3. Tag (Dienstag, 09.10.2018): Niagarafälle, Sainte–Marie among the Hurons, Huntsville

Ein ungeplanter Abstecher in die Notaufnahme des örtlichen Krankenhauses verzögert unsere Abfahrt geringfügig, doch die Wunde ist schnell genäht und alles geht sehr glimpflich aus. So können dann doch alle Gäste am ersten Tagesordnungspunkt teilnehmen: dem Gruppenduschen an den Wasserfällen. Ich verziehe mich in meine geheime Ecke und beobachte das bunte Treiben und kann ungehindert und ohne Nässegefahr fotografieren. Auf der Tour fährt unser Boot so dicht an die Wasserfälle heran, dass außer einer Wand aus weißer Gischt nichts mehr zu sehen ist. Es ist schon immer wieder beeindruckend, mit welcher Kraft und Gewalt sich die Wassermassen die 57 m Höhenunterschied hinunterstürzen. Zum Glück sind wir alle in rote Regencapes gehüllt. Noch ein letzter Blick zurück auf die Wasserfälle, noch ein paar Souvenirs gekauft, dann beginnt unsere Busfahrt zurück Richtung Norden. Nach dem Mittagessen tauchen wir im Museumsdorf Sainte-Marie among the Hurons das erste Mal in die kanadische Siedlungsgeschichte ein. Das Museum erzählt die Geschichte jesuitischer Missionare, die ab 1639 für zehn Jahre eine Missionsstation unter den Wendat-Indianern, von den Franzosen Huronen genannt, betrieben. Die Winter waren hart, die Irokesen feindlich gesinnt, die Wendat dem christlichen Glauben weit weniger aufgeschlossen, als es sich die Missionare erhofft hatten. Eingeschleppte Krankheiten und die Irokesen dezimierten die Zahl der Wendat gleichermaßen; die Jesuiten konnten dem Sterben nur hilflos zusehen. Und doch ist die kleine Siedlung, die die Missionare in so kurzer Zeit aus dem Boden gestampft hatten, für mich ein kleines Wunder an menschlicher Erfindungsgabe und schierem Überlebenswillen. Nach diesem erhellenden Einblick in das harte Leben der ersten europäischen Siedler in Kanada setzen wir unsere Fahrt nach Huntsville fort. In einem Supermarkt in Orillia decken wir uns unterwegs für die nächsten Tage mit Obst und Süßigkeiten ein. Das gemütliche Hidden Valley Resort liegt am Peninsula Lake kurz hinter Huntsville und wird für die nächsten beiden Nächte unser Zuhause sein.
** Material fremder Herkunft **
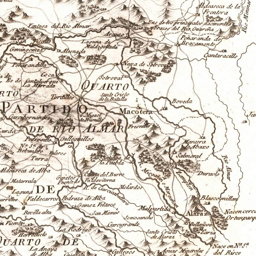 Fragmento del Mapa geográfico de la provincia de Salamanca elaborado por Tomás López en 1783. Corresponde aproximadamente al Quarto del Río Almar.

4. Tag (Mittwoch, 10.10.2018): Kanutour auf dem Oxtongue Lake

Was für ein Tagesanbruch! Über dem See hängt feiner Nebel; die Morgensonne lässt die Kronen der Bäume am Ufer in warmen Gold- und Rottönen erstrahlen. Wir wollen uns kaum von diesem Anblick trennen, der uns unverhofft beim Frühstück überrascht hat. Unser Termin bei den sympathischen Algonquin Outfitters mahnt jedoch zum Aufbruch. Es ist immer wieder verblüffend, wie die Kanutour auf dem Oxtongue Lake selbst in den friedlichsten Seelen den kompetitiven Teil der menschlichen Psyche weckt. Auch diesmal lässt sich der Wettkampf nicht vermeiden. Während der Vorstellungs- und Einführungsrunde sieht alles noch nach einer sehr gemütlichen Tour aus, doch kaum sind wir auf dem Wasser, will plötzlich keiner Bummelletzter sein. Für unsere drei Guides ist das keine Überraschung. Sie lotsen uns behutsam zum Wasserfall, vorbei an schicken Ferienhäuschen und wunderschön gefärbten Laubbäumen. Nach einem kurzen Spaziergang durch das Herbstlaub dann die Erkenntnis: wir müssen ja auch wieder zurück! Jetzt zeigt sich, wer noch genug Kraft in den Armen hat. Meine Kanumannschaft belegt am Ende den zweiten Platz, und das trotz Unterzahl. Ein bisschen Stolz keimt in meiner harten Reiseleiterbrust auf. Am Ende haben sich aber alle meine Gäste ihr Mittagessen redlich verdient. Wir geben unsere Schwimmwesten und Paddel ab, verabschieden uns von unseren drei Steuermännern und fahren zum Dorset Lookout Tower, einem ehemaligen Feuerwachturm. Hier machen wir unser Picknick. Wer mutig genug ist, kann auch den Aufstieg auf den Turm wagen und wird mit einem herrlichen Rundumblick belohnt. Nach einem Stopp am Liquor Store und General Store im kleinen Örtchen Dorset, das am Zusammenfluss zweier Seen liegt, fahren wir durch die malerische Herbstlandschaft zurück nach Huntsville. Nach dem Abendessen versammeln wir uns ums Lagerfeuer und ich bringe meinen Gästen bei, wie man Marshmallows röstet und daraus mit Keksen und Schokolade die kanadische Spezialität "S'mores" bastelt. Leider führt der einsetzende Regen zu einer abrupten Verkürzung des Programms, doch alle haben zumindest ihren kleinen süßen Nachtisch erhalten.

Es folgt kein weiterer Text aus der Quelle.